When others ask me “How do I do it?” several topics come to mind.  Essentially, I believe this question is generalizing a load of questions.

Today I’m sharing a quick three answers, both practical and spiritual, to caring for large families and meeting individual needs.  Please believe me when I say that I have not arrived, by any means.  But after 16 years of rearing children and caring for a special needs child, and 12 years of being a stepparent, here are just three highlights that I believe will help you tremendously as a Christian mom.

1. Rely on God’s Word to feed you daily.

I cannot emphasize this point enough.  God took me to the point of being on my own completely with my sweet special needs girlie and I learned to rely solely on Him.  Not a church, not my parents’ faith, not what someone told me to do.
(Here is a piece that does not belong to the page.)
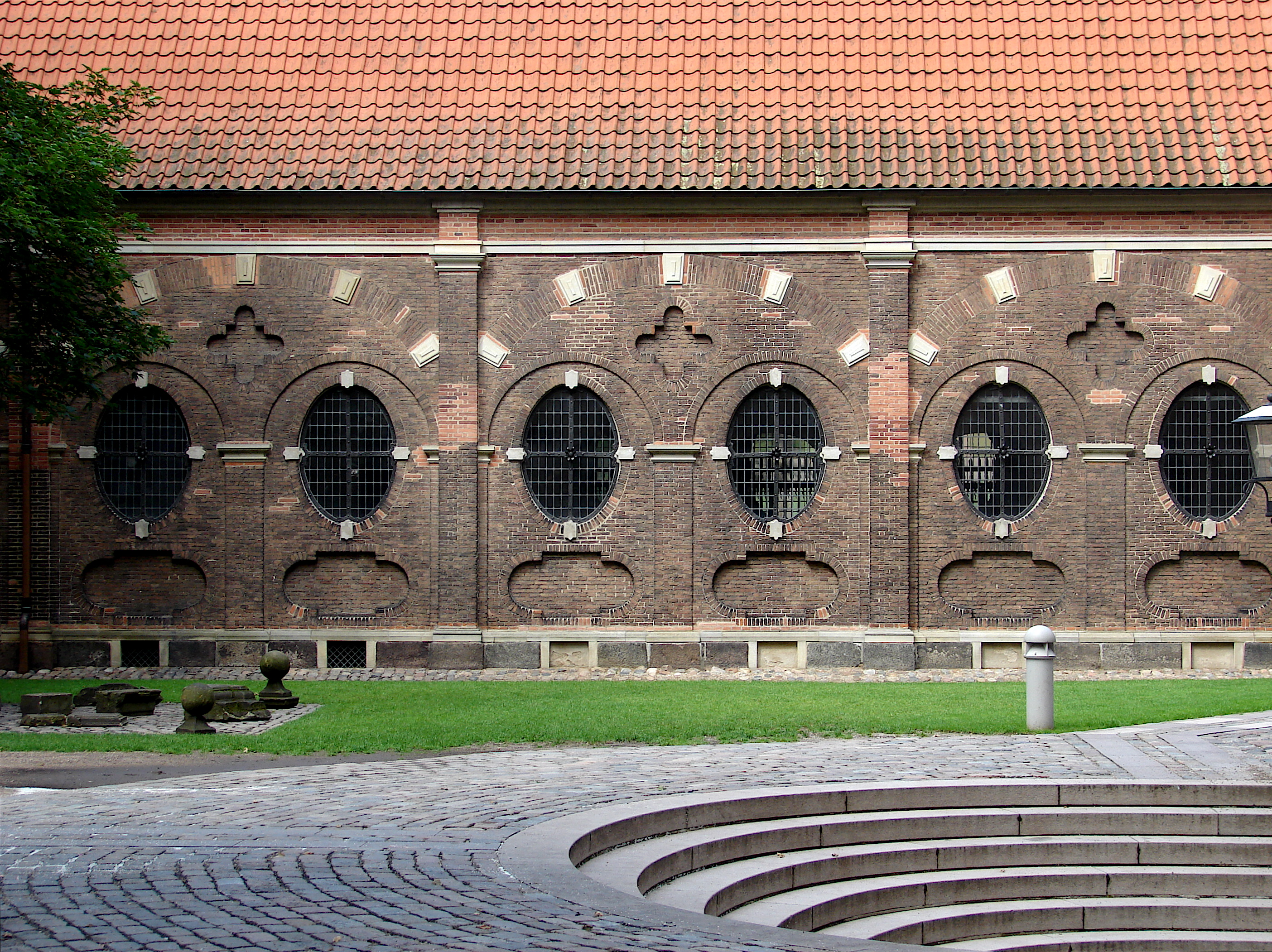 Gravkapel, St. Petri kirke, København, Hans van Steenwinckel den yngste

My faith and trust for eternal life was in Him from the time I accepted Christ as my Savior when I was six years of age.  But trusting God to meet all of your needs- physical, spiritual, emotional, etc. has to occur on a DAILY basis.  Without time in the living Word, I find myself unwilling and too weak to be the mom He has called me to be.

2. Accept help.

This was tough for me! I love being able to do everything myself. I want to be the need-meeter.  My tendency is to want that “S” on my shirt to stand for Supermom. No missing library books, no toilets left behind, no dirty couches (that’s the big thing that needs attention right now. ;0) ) The truth is: I can’t do it all.  So I have to decide what is important enough for me to do and what can be passed on to others.

3. Focus on the positive.

My husband will vouch for this fact: One negative thought can send my mind into a swirl of negativity.  When I allow Satan to get a foothold in my thought life, even with one “little” thought, then my husband and family are affected, not to mention making myself miserable. When facing heavy obstacles of life, weigh the circumstances and then purposely decide to look at the positive points of the situation.  Once you see the positive, remain focused on it.

I would love to hear from our readers today!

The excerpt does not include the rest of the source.